Workflows in Operations Manager are independent of each other, which makes analysis across multiple monitored objects difficult. These monitoring scenarios must be based on data after it's collected, which is possible but can be difficult, and it isn't common.
Azure Monitor separates data collection from actions and analysis taken from that data. Agents and other data sources write log data to a Log Analytics workspace and write metric data to the metric database, without any analysis of that data or knowledge of how it might be used. Monitor performs alerting and other actions from the stored data, which allows you to perform analysis across data from all sources.
Extend the base platform
Operations Manager implements all monitoring logic in a management pack, which you either create yourself or obtain from us or a partner. When you install a management pack, it automatically discovers components of the application or service on different agents, and deploys appropriate rules and monitors. The management pack contains health definitions, alert rules, performance and event collection rules, and views, to provide complete monitoring that supports the infrastructure service or application.

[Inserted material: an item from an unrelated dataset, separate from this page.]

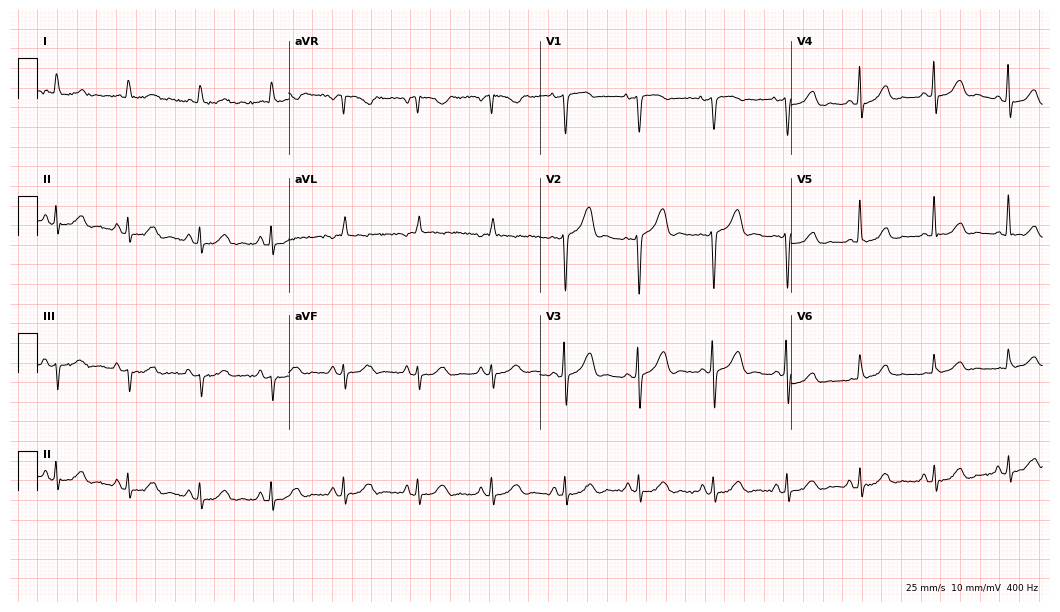
Standard 12-lead ECG recorded from a female, 75 years old (10.2-second recording at 400 Hz). Read as a normal ECG.

The Operations Manager SDK enables Operations Manager to integrate with third-party monitoring platforms or IT service management (ITSM) software. The SDK is also used by some partner management packs to support monitoring network devices and deliver custom presentation experiences, such as the Squared Up HTML5 dashboard or integration with Microsoft Office Visio.
Azure Monitor collects metrics and logs from Azure resources, with little to no configuration. Monitoring solutions add logic for monitoring an application or service, but they still work within the standard log queries and views in Azure Monitor. Insights, such as Application Insights and Azure Monitor for VMs, use the Azure Monitor platform for data collecting and processing. They also provide additional tools to visualize and analyze the data. You can combine data collected by insights with other data, by using core Azure Monitor features such as log queries and alerts.
Monitor supports several methods to collect monitoring or management data from Azure or external resources. You can then extract and forward data from the metric or log stores to your ITSM or monitoring tools. Or you can perform administrative tasks by using the Azure Monitor REST API.